SSH brute force attacks are incredibly common, and very easy to protect against.

Firstly, you can do things like only allow SSH from certain IPs, or some other options, but here I’m just going to cover SSHGuard. SSHGuard is a tool that lets you block brute force attempts.

The first step is to install SSHGuard.

pkg_add -i sshguard

Next, edit /etc/pf.conf to add the SSHGuard table and the block rule:

table <sshguard> persist
block in proto tcp from <sshguard>

The sshguard table is where the IP addresses that have been flagged get added. Note that I block all TCP traffic from offending IP addresses. If you want to only block on port 22 for SSH you can replace the second line with block in proto tcp from <sshguard> to port 22.
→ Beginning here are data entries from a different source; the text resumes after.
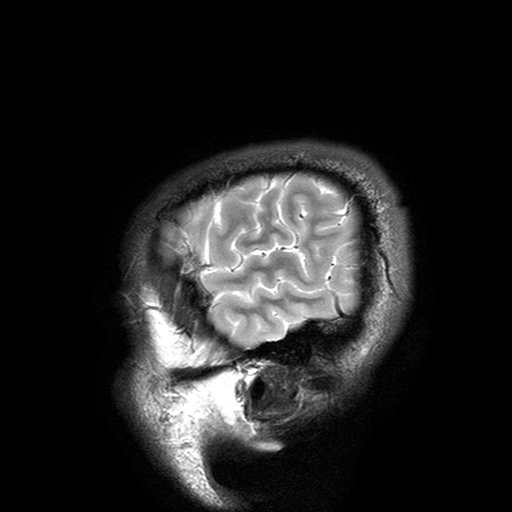
• modality · 3 Tesla brain MRI
• series · T2-weighted turbo spin echo with SENSE
• study · ring-enhancing brain masses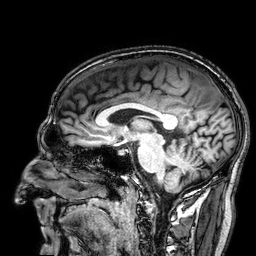
3 Tesla brain MRI.
Series: 3D T1-weighted.
Study: ring-enhancing brain masses.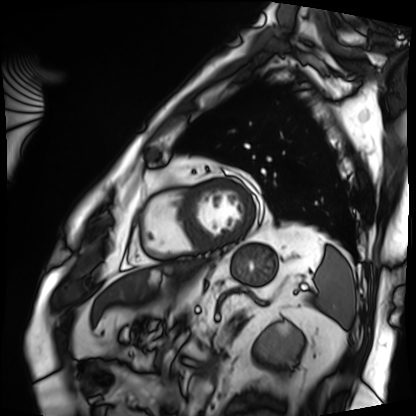
Case:
– modality: cardiac MRI
– subject group: patient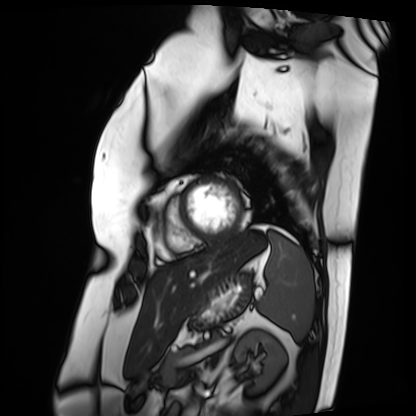
modality = cardiac MRI | subject group = patient.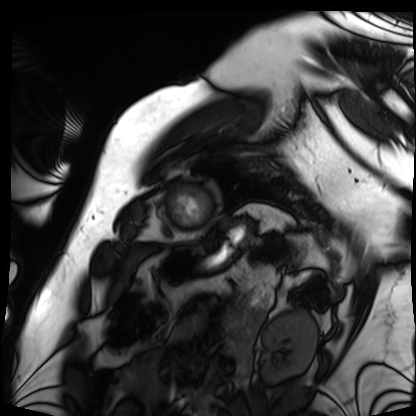
Case summary:
Cardiac MRI. Subject group: patient.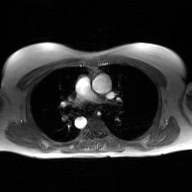
2D phase-contrast cine MRI of the ascending aorta, GAN super-resolution reconstruction.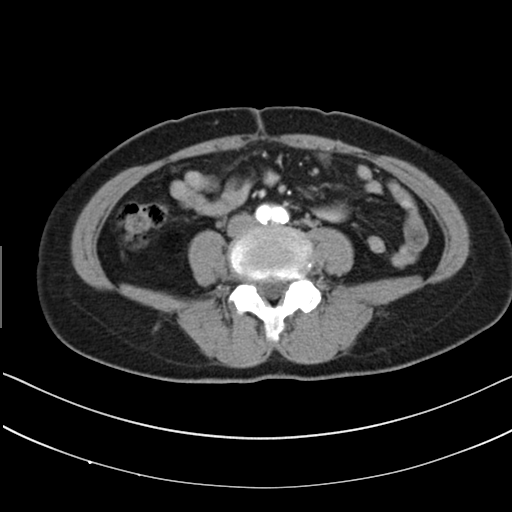
Multiphase abdominal CT, liver, arterial phase.
Patient: female, age 57.
History: prior chemotherapy.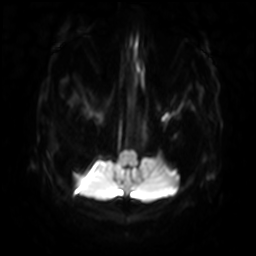
3 Tesla brain MRI. Series: diffusion-weighted imaging with SENSE (WIP). Study: ring-enhancing brain masses.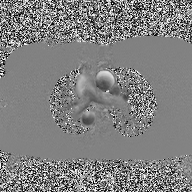
Clinical context:
2D phase-contrast cine MRI of the ascending aorta, high-resolution GRAPPA acquisition.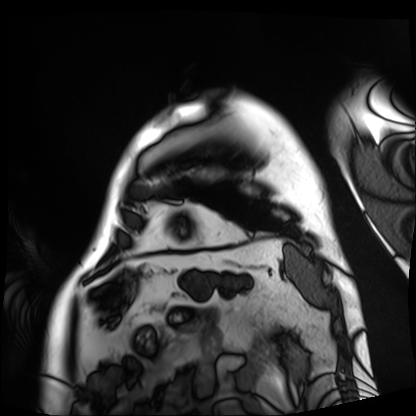
Cardiac MRI. Subject group: patient.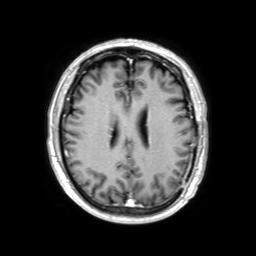
Clinical context: 3 Tesla brain MRI. Series: 3D T1-weighted TFE with SENSE. Study: ring-enhancing brain masses.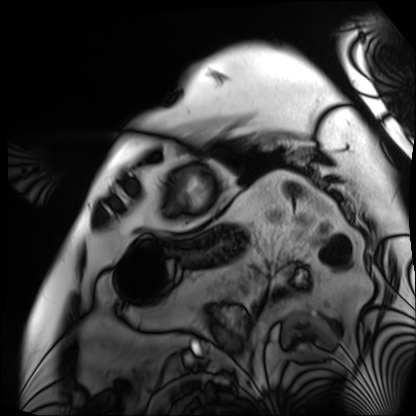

Before applying the changes, it is a good idea to verify the pf.conf changes were applied correctly:

pfctl -vnf /etc/pf.conf

If there are no syntax errors, then apply the changes:

pfctl -f /etc/pf.conf

Now to create the whitelist file, and set the daemon flags:

mkdir -p /var/db/sshguard/
touch /var/db/sshguard/whitelist.db
rcctl set sshguard flags -a 50 -l /var/log/authlog -p 14400 -w /var/db/sshguard/whitelist.db

Notes:

  • -a sets the number of attempts before an IP is blocked, and -p sets the time to block the IP for.
  • You can edit the whitelist file to add hostnames, IP addresses, and CIDR blocks for SSHGuard to ignore
  • You can set SSHGuard to use syslogd, or syslog-ng instead however it is easier to just configure it as shown above.

Now, just start and enable the daemon.

rcctl enable sshguard
rcctl start sshguard

That’s it! SSHGuard is now up and running!